_Problem to work on:_ Images are not part of the copy; transcribe all the data exactly.

_Recorded information:_

________________________

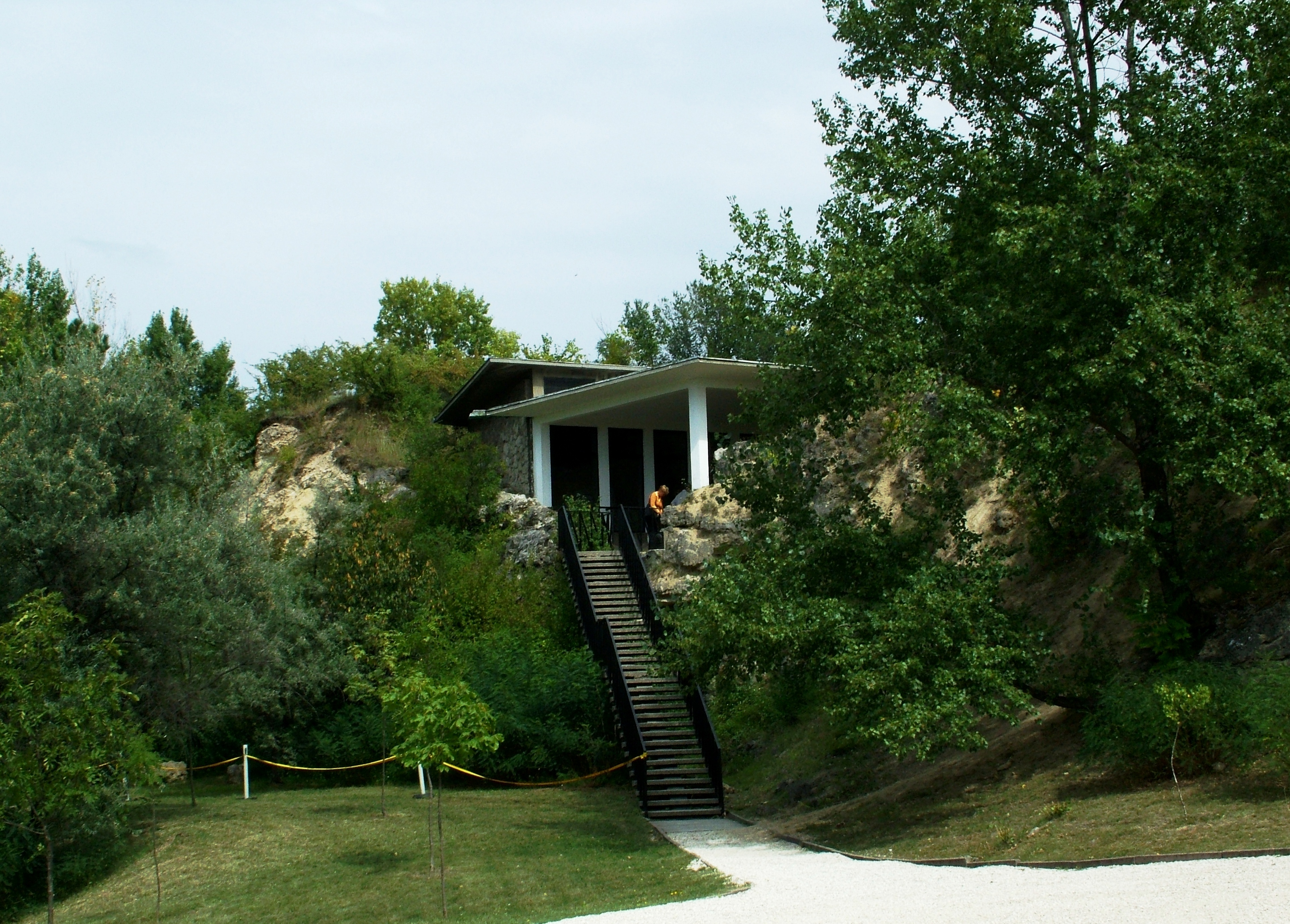 Kiállító pavilon (1-es helyszín) (Vértesszőlős Őstelep)
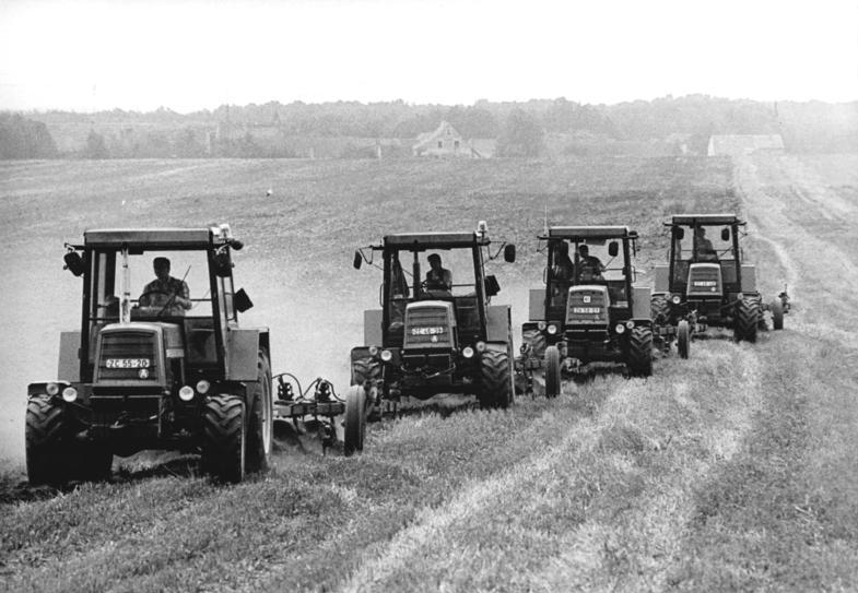 LPG Wittichenau, Vorbereitung der Aussaat ADN-ZB Weisflog 12.8.89-B Bezirk Cottbus: Nach Getreideernte nun der Bodenumbruch. Sofort nach der Getreideernte und der Strohbergung sind die Genossenschaftsbauern der LPG (P) Wittichenau darangegangen, den Boden umzubrechen und für den Futtermittelanbau vorzubereiten.
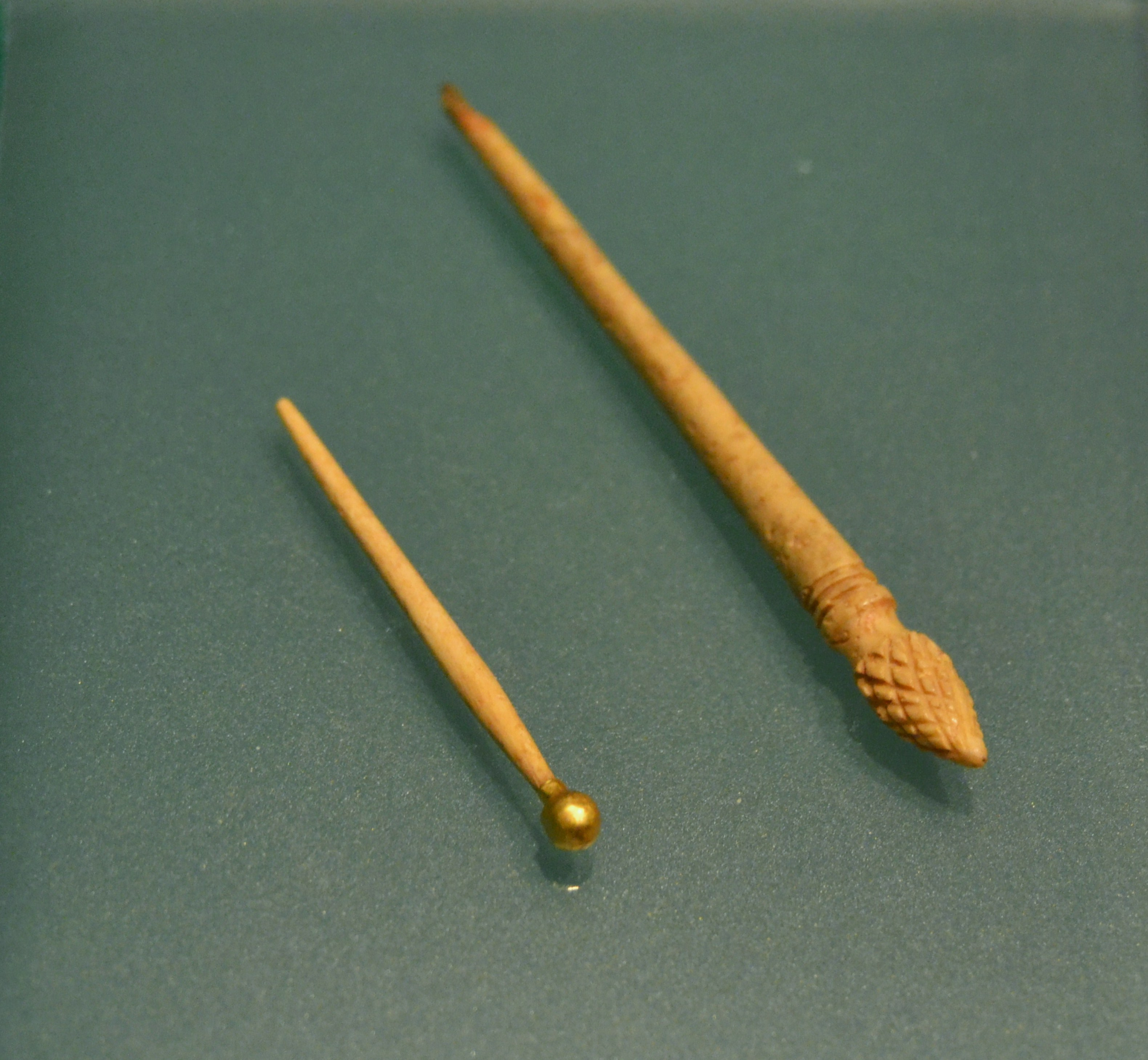 Agulles per al cabell, acus crinalis, d'os polit amb cap esfèric folrat d'or i amb cap de pinya, segles I - II dC, trobades a la vil·la de Cornelius, l'Ènova.
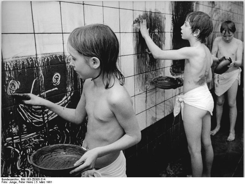 Berlin, Charité, Maltherapie ADN-ZB Junge erd-5.3.81-Berlin: Psychische Schäden bei Kindern und Jugendlichen rechtzeitig zu erkennen und zu behandeln, ist das Anliegen des Jugendgesundheitsschutzes, psychologischer Beratungsstellen, psychiatrischer Polikliniken und Nervenkliniken. An der Kinderpsychiatrischen Abteilung der Nervenklinik der Berliner Charité wird mit Hilfe der Mal- und Schmiertherapie (Foto) und anderer Maßnahmen versucht, kindliche funktionelle Störungen (Neurosen) zu beeinflußen. Etwa 80 bis 90 Kinder werden jährlich in dieser Abteilung erfolgreich behandelt. Spontanes Malen und Schmieren ermöglicht es den Patienten, unbewußte Spannungen und Ängste zu reflektieren. Die Verwendung von bestimmten Farben und Motiven kann dem Therapeuten Einblick in die akute seelische Situation des Kindes geben und ihm bei der weiteren Behandlung helfen. Nicht wenige der Geschädigten in der DDR sind psychisch geschädigt. Historisch entstandene Vorurteile gegenüber diesem Personenkreis gilt es, durch Aufklärungsarbeit weiter abzubauen.

________________________

_Answer space:_
 Kiállító pavilon (1-es helyszín) (Vértesszőlős Őstelep)
 LPG Wittichenau, Vorbereitung der Aussaat ADN-ZB Weisflog 12.8.89-B Bezirk Cottbus: Nach Getreideernte nun der Bodenumbruch. Sofort nach der Getreideernte und der Strohbergung sind die Genossenschaftsbauern der LPG (P) Wittichenau darangegangen, den Boden umzubrechen und für den Futtermittelanbau vorzubereiten.
 Agulles per al cabell, acus crinalis, d'os polit amb cap esfèric folrat d'or i amb cap de pinya, segles I - II dC, trobades a la vil·la de Cornelius, l'Ènova.
 Berlin, Charité, Maltherapie ADN-ZB Junge erd-5.3.81-Berlin: Psychische Schäden bei Kindern und Jugendlichen rechtzeitig zu erkennen und zu behandeln, ist das Anliegen des Jugendgesundheitsschutzes, psychologischer Beratungsstellen, psychiatrischer Polikliniken und Nervenkliniken. An der Kinderpsychiatrischen Abteilung der Nervenklinik der Berliner Charité wird mit Hilfe der Mal- und Schmiertherapie (Foto) und anderer Maßnahmen versucht, kindliche funktionelle Störungen (Neurosen) zu beeinflußen. Etwa 80 bis 90 Kinder werden jährlich in dieser Abteilung erfolgreich behandelt. Spontanes Malen und Schmieren ermöglicht es den Patienten, unbewußte Spannungen und Ängste zu reflektieren. Die Verwendung von bestimmten Farben und Motiven kann dem Therapeuten Einblick in die akute seelische Situation des Kindes geben und ihm bei der weiteren Behandlung helfen. Nicht wenige der Geschädigten in der DDR sind psychisch geschädigt. Historisch entstandene Vorurteile gegenüber diesem Personenkreis gilt es, durch Aufklärungsarbeit weiter abzubauen.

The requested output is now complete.